> _TASK GOAL_
Repeat the lines of the data exactly and exclude any picture among them.

> _DATA SEGMENT_
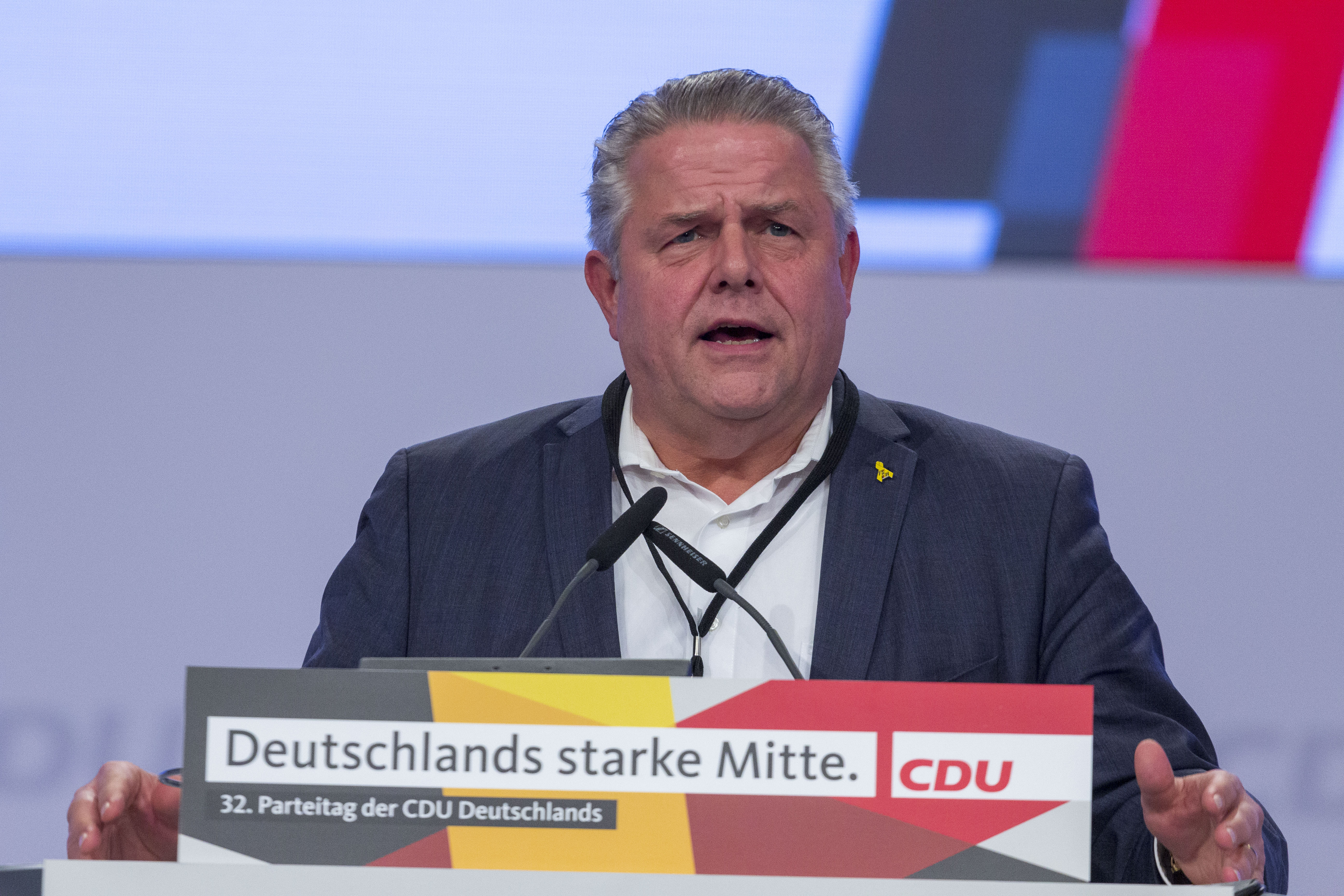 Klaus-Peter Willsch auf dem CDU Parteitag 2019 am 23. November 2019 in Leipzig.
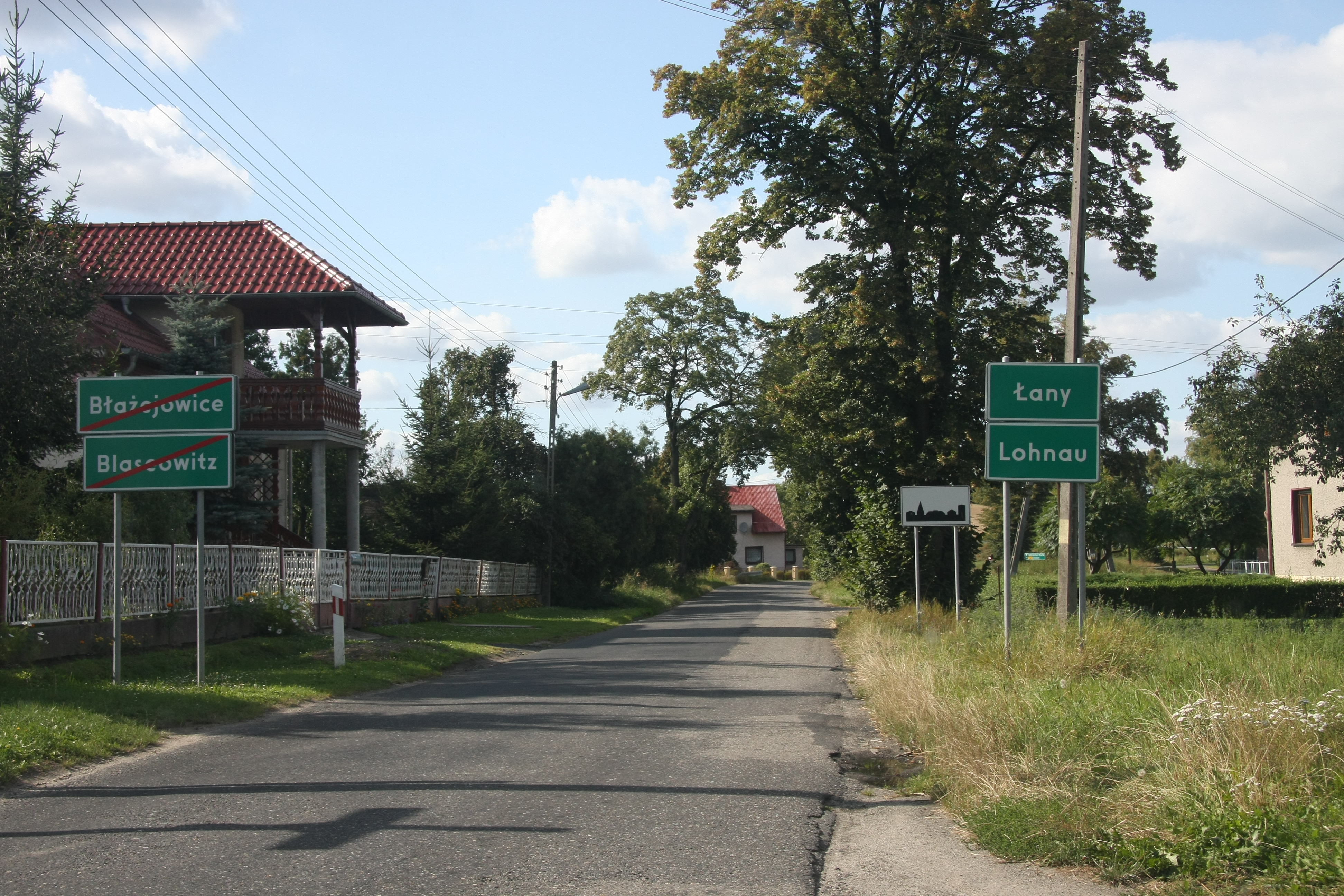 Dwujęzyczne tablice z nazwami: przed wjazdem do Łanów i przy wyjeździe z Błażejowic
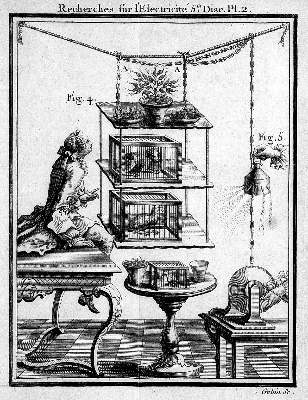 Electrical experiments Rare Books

> _TASK RESPONSE_
 Klaus-Peter Willsch auf dem CDU Parteitag 2019 am 23. November 2019 in Leipzig.
 Dwujęzyczne tablice z nazwami: przed wjazdem do Łanów i przy wyjeździe z Błażejowic
 Electrical experiments Rare Books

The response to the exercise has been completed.